Nexia's Henry Tan dissects Singapore's new normal

Newly appointed chief innovation officer remains cautiously optimistic as the economy gradually reopens.

Henry Tan is no stranger to Singapore Business Review’s Awards as part of the main list of judges who assess the winners that go on stage to receive trophies on behalf of local, listed and international firms in the Lion City, albeit more casual and less digital.

Recently introduced as CIO of Nexia TS, on top of his role as Group CEO, he assists companies with their IPO, mergers and acquisition, business plans and fundraising. He is on the board of several listed companies, including holdings and industrial firms as well as property and REITs.

With China embroiled in a trade war and tussling issues over the coronavirus pandemic, Henry notes the uncertainty ahead spells trouble on both the economy and foreign investments in the mainland. Foreign companies are moving out and making inroads into other parts of Asia like India, Vietnam. For him, Singapore has a lot to offer to foreign investors, particularly the flat but effective corporate tax rate of 17%. Distinct groups would favour the East over the West, and vice versa, he said.

In an interview, Singapore Business Review caught up with Henry to discuss more about his current duties with Nexia TS, what homegrown businesses can learn from the crisis, as well as recent developments for e-commerce where the launch of a new standard is set to help improve transparency in online processes and policies.

Which particular markets or sectors are your main focus? Can you share with us your work experience or any backstory that has contributed to your professional career?

As Group CEO of the Nexia TS group of companies today, I have assisted many entrepreneurs to grow their business in Asia through IPO, M&A, accounting and other advisory since the inception of the firm. Other areas that I focused on are taxation advisory to companies entering into Singapore and Chinese market in respect of structuring of business. Restructuring advisory to a number of Chinese companies for doing business and fundraising outside China. In the later part of my accounting career, I serve as advisors to clients in Singapore and the region, and I sit on the board of a number of listed companies.

What can SMEs and other homegrown businesses learn from the crisis? For those who have been badly hit, what do owners need to consider on the road to recovery?

Don’t just do nothing. Do something. Transformation is the key as we continue to operate on what we have and what we can. COVID-19 changes the way businesses are done as it changes a lot of mindset. People are willing to collaborate more as compared to pre-COVID times. The pandemic has taught us to come together as one, to collaborate, and make businesses work given that we are all in the same boat (in this current situation)—think positively and don’t stop looking out for any opportunities ahead.

What’s your take on international companies moving their operations out of the Mainland? Where are the opportunities and how does Singapore fare in all these?
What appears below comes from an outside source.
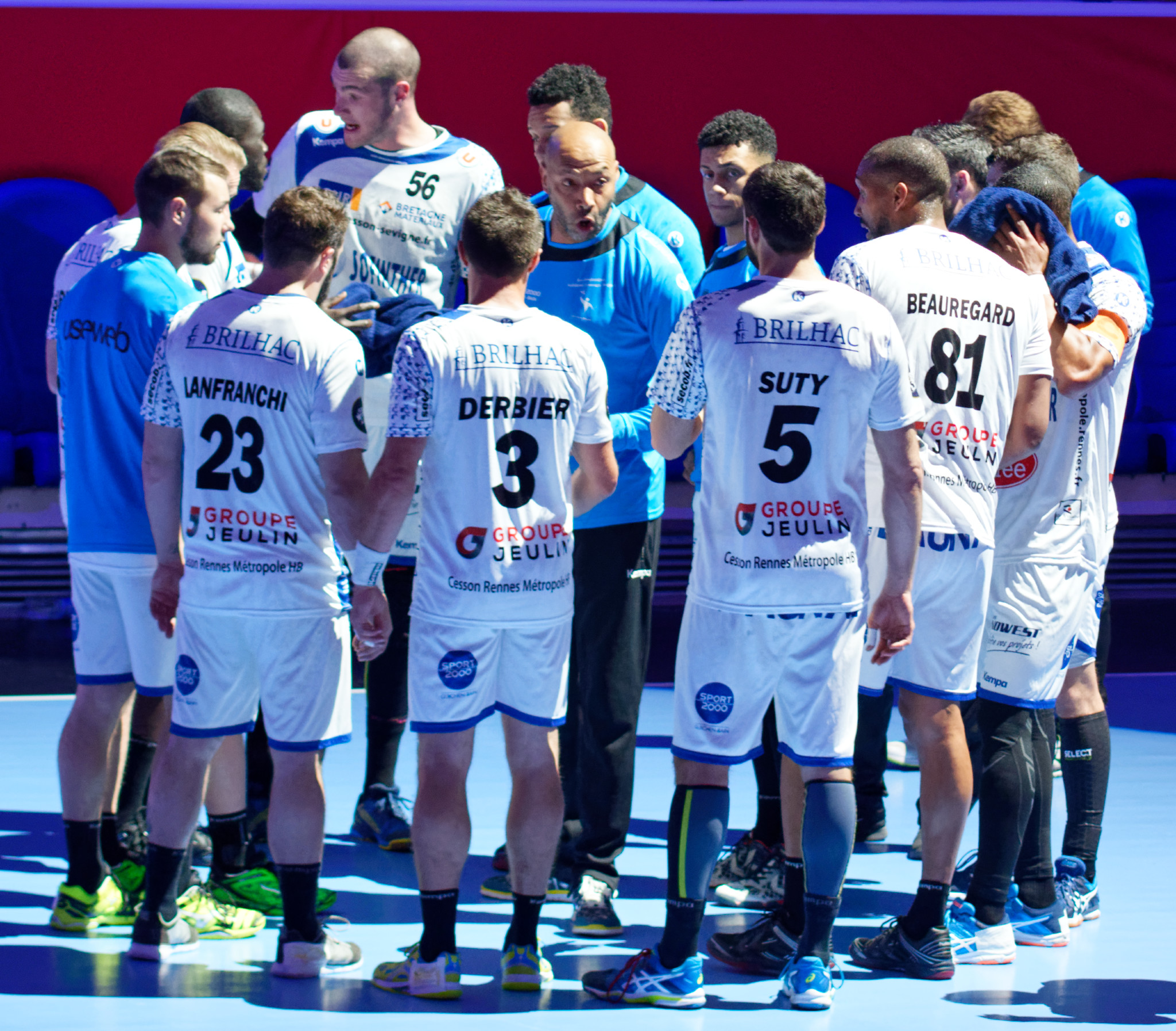 Rencontre de Championnat de LidlStarLigue entre le PSG et Cesson-Rennes Métropole. A Coubertin, le 19 avril 2017.

With China embroiled in a long-drawn trade war and tussling issues over the coronavirus pandemic, the uncertainty ahead spells trouble on both the economy and foreign investments in the country. Foreign companies are making ways beyond China and into other parts of Asia like India, Vietnam, etc, as opportunities lurk amidst the political unrest. There will be a distinct group of investors that favour going East whilst another group favouring West. Singapore, however, has a lot to offer to foreign investors into the city-state. Taxes are on top of the agenda for setting up a business, and Singapore’s unique advantage is its low effective corporate tax rate at a flat 17% at present. From ease of doing business, geopolitical haven and its impressive 22 bilateral and regional free trade agreements, are few of the many key offerings on top of being a financial and innovation hub for regional operations Singapore can offer.

Whilst we thought that investments were redirecting to other hubs, MTI reported that investments have already exceeded the full-year target in the first four months. What’s your take on this?

It is heartening to learn that Singapore has exceeded by 62% in merely four months over the whole year target. This shows that investors have full confidence in the city-state despite battling the Covid-19 crisis. Largely of these investments came from sectors such as electronics and info-communications even as the country sees a dip in other demands, which led to the rise in unemployment. On a brighter side, e-commerce is here to stay as online shopping continues after curbs ease. With the recent launch of the new standard—Technical Reference 76—to improve e-retailers build transparency in online processes and policies, it shows that companies trust Singapore for its policy making and technological advancements. However, not to be complacent with where we are today but to be better tomorrow, we need to be cautiously optimistic as the reaction of other countries as they close up may affect us.